8<---------------------
Subject: timers: Reinitialize per cpu bases on hotplug
From: Thomas Gleixner <tglx@xxxxxxxxxxxxx>
Date: Wed, 27 Dec 2017 21:37:25 +0100

The timer wheel bases are not (re)initialized on CPU hotplug. That leaves
them with a potentially stale clk and next_expiry valuem, which can cause
trouble then the CPU is plugged.

Add a prepare callback which forwards the clock, sets next_expiry to far in
the future and reset the control flags to a known state.

Set base->must_forward_clk so the first timer which is queued will try to
forward the clock to current jiffies.

Fixes: 500462a9de65 ("timers: Switch to a non-cascading wheel")
Reported-by: Paul E. McKenney <paulmck@xxxxxxxxxxxxxxxxxx>
Signed-off-by: Thomas Gleixner <tglx@xxxxxxxxxxxxx>
Cc: stable@xxxxxxxxxxxxxxx
---
include/linux/cpuhotplug.h | 2 +-
include/linux/timer.h | 4 +++-
kernel/cpu.c | 4 ++--
kernel/time/timer.c | 14 ++++++++++++++
4 files changed, 20 insertions(+), 4 deletions(-)

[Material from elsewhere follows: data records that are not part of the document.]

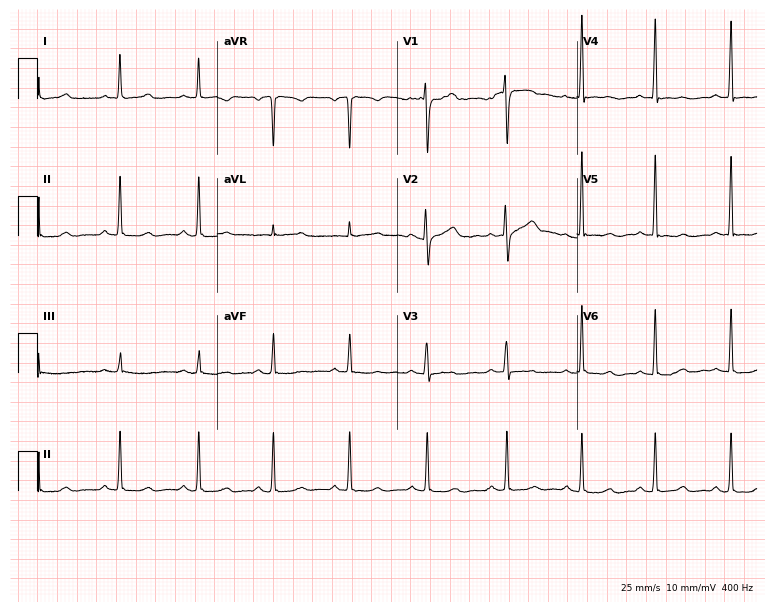
12-lead ECG from a female, 48 years old. No first-degree AV block, right bundle branch block (RBBB), left bundle branch block (LBBB), sinus bradycardia, atrial fibrillation (AF) or sinus tachycardia recorded for this tracing.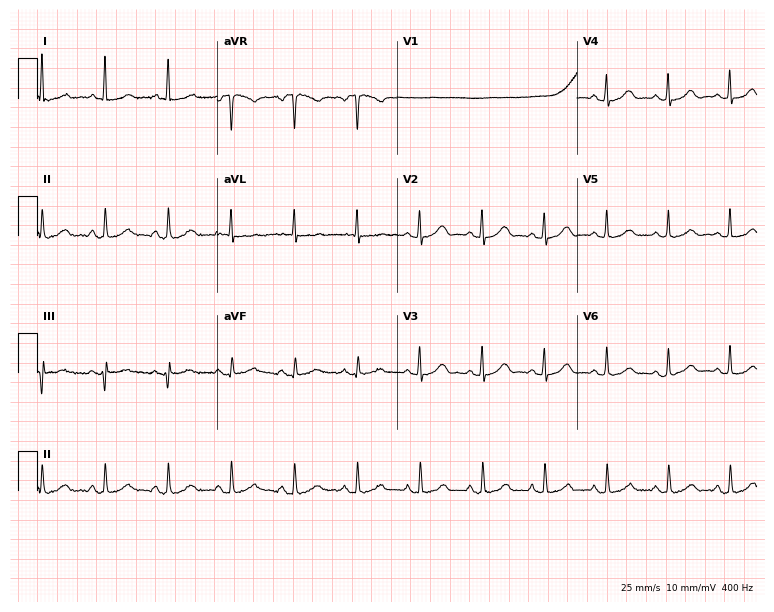
Resting 12-lead electrocardiogram (7.3-second recording at 400 Hz). Patient: a female, 67 years old. None of these six findings is recorded: first-degree AV block, right bundle branch block, left bundle branch block, sinus bradycardia, atrial fibrillation, sinus tachycardia.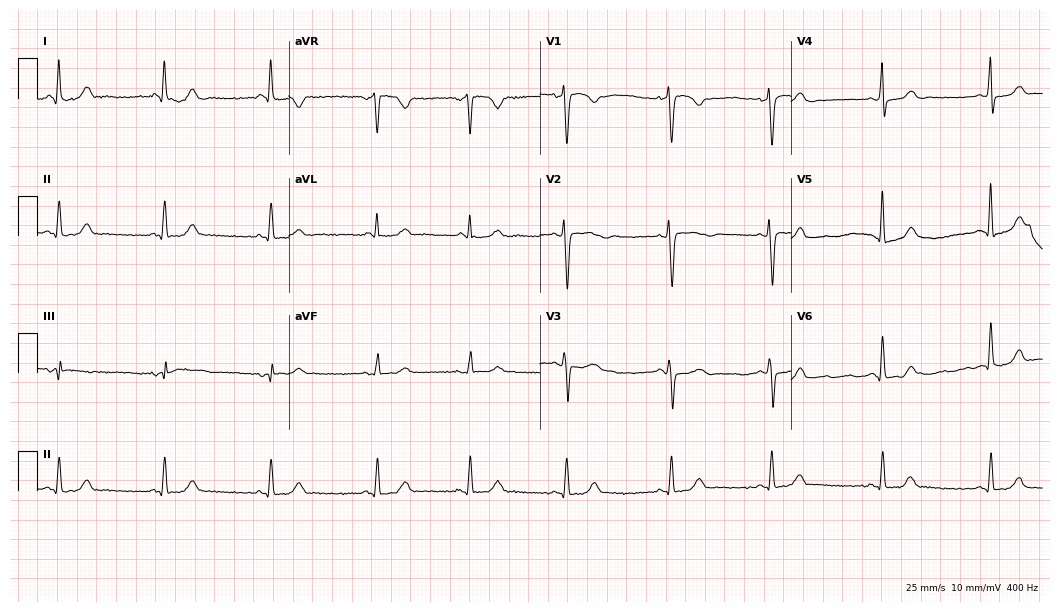
Resting 12-lead electrocardiogram (10.2-second recording at 400 Hz). Patient: a female, 38 years old. None of these six findings is recorded: first-degree AV block, right bundle branch block, left bundle branch block, sinus bradycardia, atrial fibrillation, sinus tachycardia.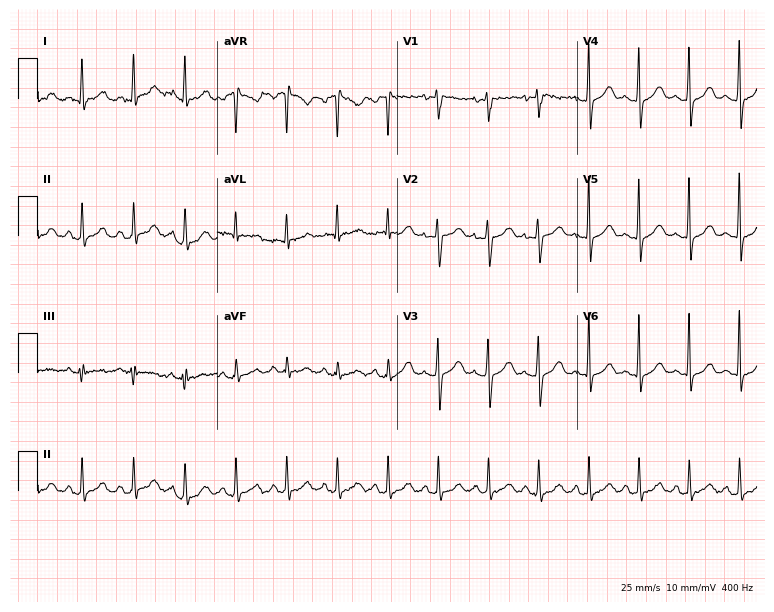
ECG — a female, 32 years old. Findings include sinus tachycardia (a sinus rate of 100 beats per minute or more).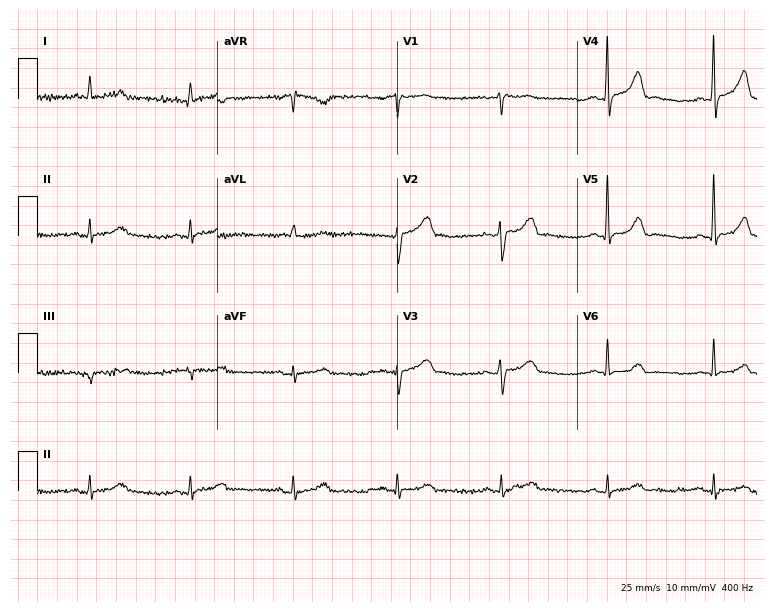
Resting 12-lead electrocardiogram. Patient: a 72-year-old man. Read as a normal ECG.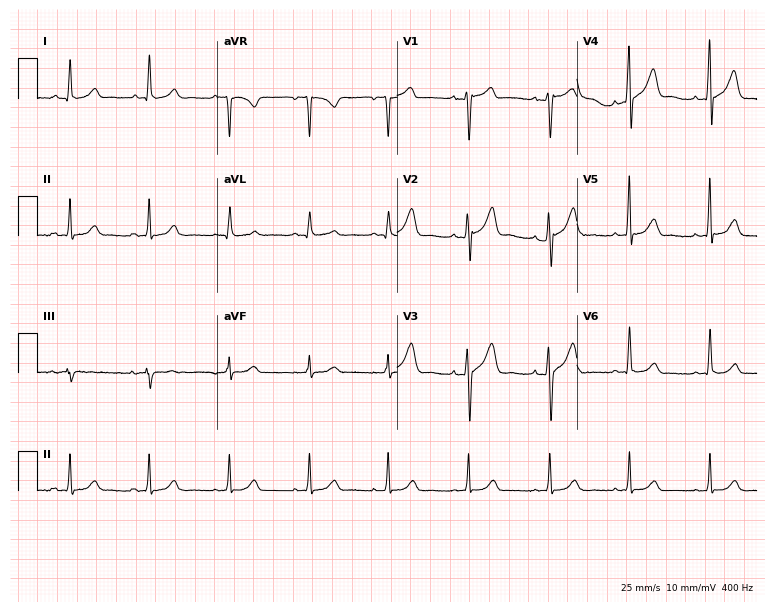
12-lead ECG from a 66-year-old male. Labelled as a normal ECG.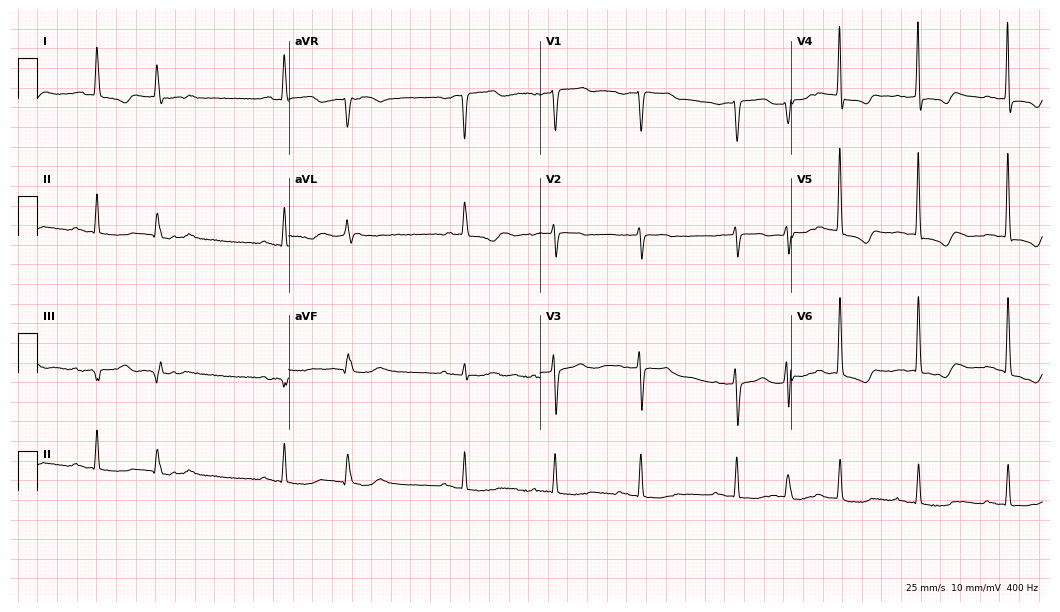
ECG (10.2-second recording at 400 Hz) — a woman, 83 years old. Screened for six findings — first-degree AV block, right bundle branch block, left bundle branch block, sinus bradycardia, atrial fibrillation, sinus tachycardia — none is recorded. Only these six findings were labelled.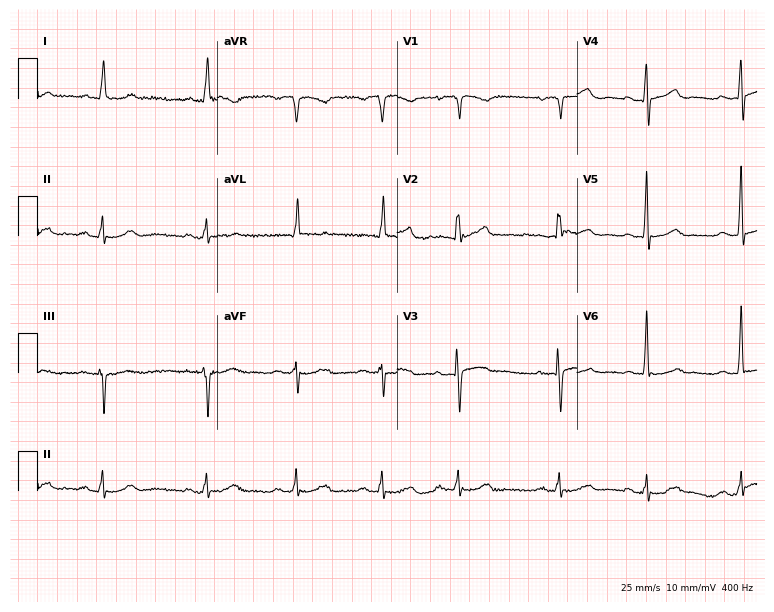
12-lead ECG from a female, 86 years old. Labelled as a normal ECG.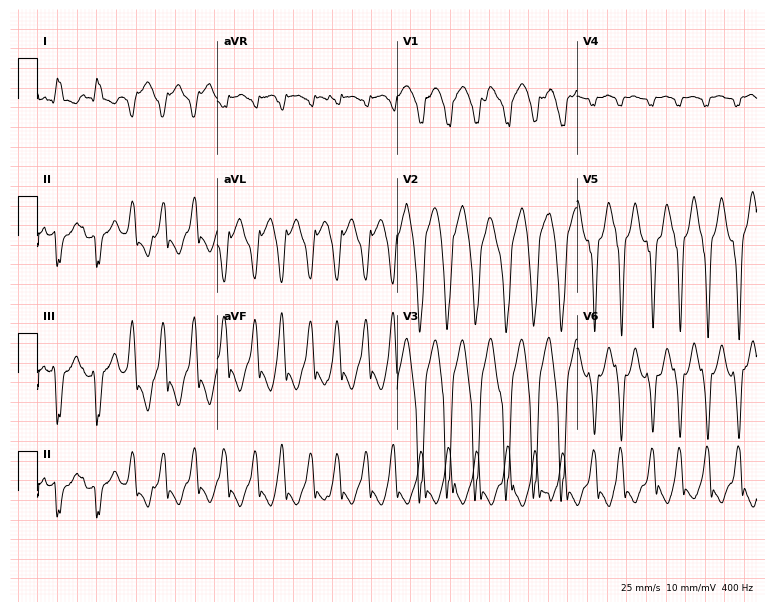
12-lead ECG from a male patient, 47 years old (7.3-second recording at 400 Hz). Shows right bundle branch block (RBBB), sinus tachycardia (a sinus rate of 100 beats per minute or more).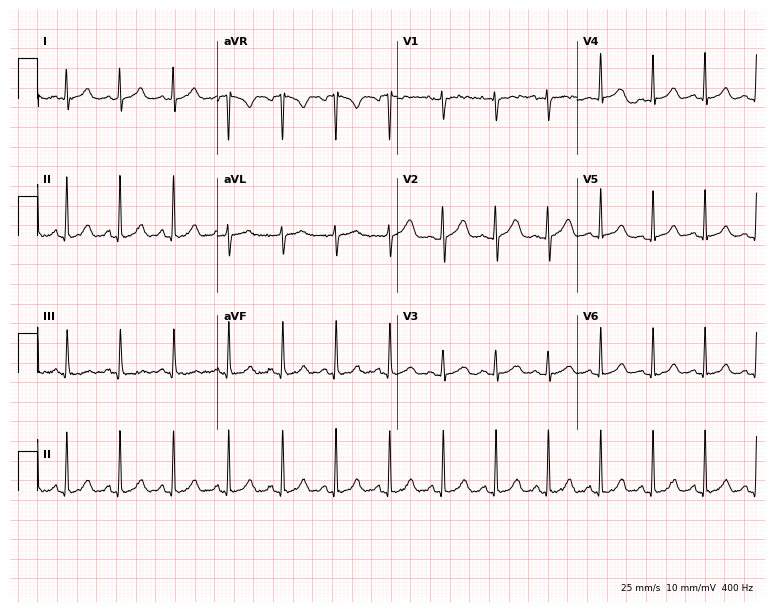
12-lead ECG from a 23-year-old female patient (7.3-second recording at 400 Hz). Shows sinus tachycardia (a sinus rate of 100 beats per minute or more).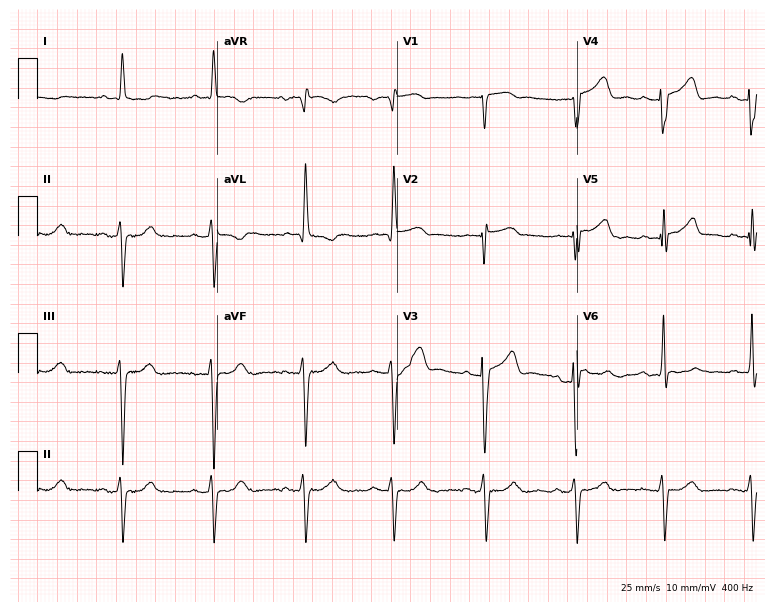
Electrocardiogram (7.3-second recording at 400 Hz), a 76-year-old man. Of the six screened findings (first-degree AV block, right bundle branch block (RBBB), left bundle branch block (LBBB), sinus bradycardia, atrial fibrillation (AF), sinus tachycardia), none is recorded.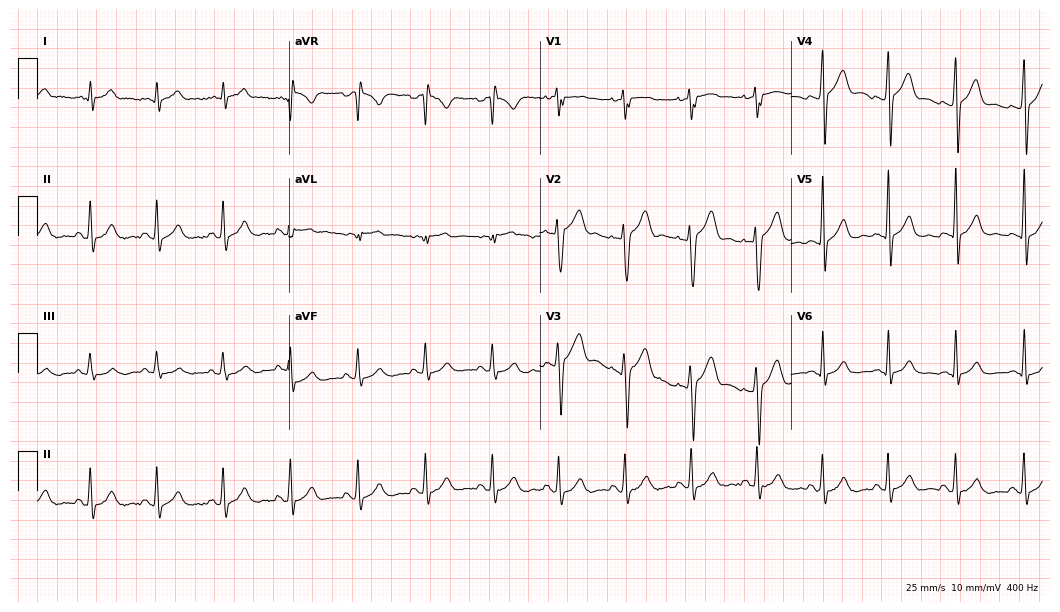
Electrocardiogram, a 17-year-old man. Overall reading on record: normal ECG.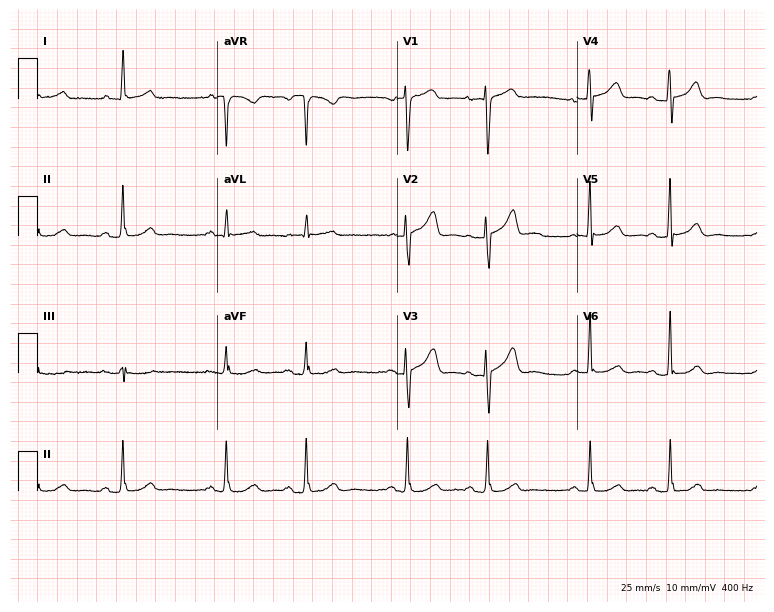
12-lead ECG from a 75-year-old woman. Screened for six findings — first-degree AV block, right bundle branch block, left bundle branch block, sinus bradycardia, atrial fibrillation, sinus tachycardia — none is recorded.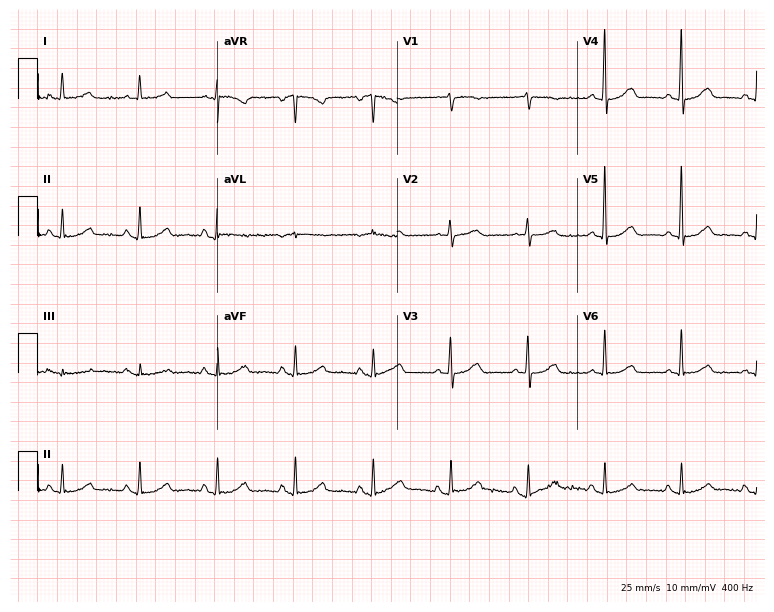
ECG — an 82-year-old female patient. Screened for six findings — first-degree AV block, right bundle branch block, left bundle branch block, sinus bradycardia, atrial fibrillation, sinus tachycardia — none is recorded.

--- a/include/linux/cpuhotplug.h
+++ b/include/linux/cpuhotplug.h
@@ -86,7 +86,7 @@ enum cpuhp_state {
CPUHP_MM_ZSWP_POOL_PREPARE,
CPUHP_KVM_PPC_BOOK3S_PREPARE,
CPUHP_ZCOMP_PREPARE,
- CPUHP_TIMERS_DEAD,
+ CPUHP_TIMERS_PREPARE,
CPUHP_MIPS_SOC_PREPARE,
CPUHP_BP_PREPARE_DYN,
CPUHP_BP_PREPARE_DYN_END = CPUHP_BP_PREPARE_DYN + 20,
--- a/include/linux/timer.h
+++ b/include/linux/timer.h
@@ -207,9 +207,11 @@ unsigned long round_jiffies_up(unsigned
unsigned long round_jiffies_up_relative(unsigned long j);

#ifdef CONFIG_HOTPLUG_CPU
+int timers_prepare_cpu(unsigned int cpu);
int timers_dead_cpu(unsigned int cpu);
#else
-#define timers_dead_cpu NULL
+#define timers_prepare_cpu NULL
+#define timers_dead_cpu NULL
#endif

#endif
--- a/kernel/cpu.c
+++ b/kernel/cpu.c
@@ -1277,9 +1277,9 @@ static struct cpuhp_step cpuhp_bp_states
* before blk_mq_queue_reinit_notify() from notify_dead(),
* otherwise a RCU stall occurs.
*/
- [CPUHP_TIMERS_DEAD] = {
+ [CPUHP_TIMERS_PREPARE] = {
.name = "timers:dead",
- .startup.single = NULL,
+ .startup.single = timers_prepare_cpu,
.teardown.single = timers_dead_cpu,
},
/* Kicks the plugged cpu into life */
--- a/kernel/time/timer.c
+++ b/kernel/time/timer.c
@@ -1853,6 +1853,20 @@ static void migrate_timer_list(struct ti
}
}

+int timers_prepare_cpu(unsigned int cpu)
+{
+ struct timer_base *base;
+ int b;
+
+ for (b = 0; b < NR_BASES; b++) {
+ base = per_cpu_ptr(&timer_bases[b], cpu);
+ base->clk = jiffies;
+ base->next_expiry = base->clk + NEXT_TIMER_MAX_DELTA;
+ base->is_idle = false;
+ base->must_forward_clk = true;
+ }
+}
+
int timers_dead_cpu(unsigned int cpu)
{
struct timer_base *old_base;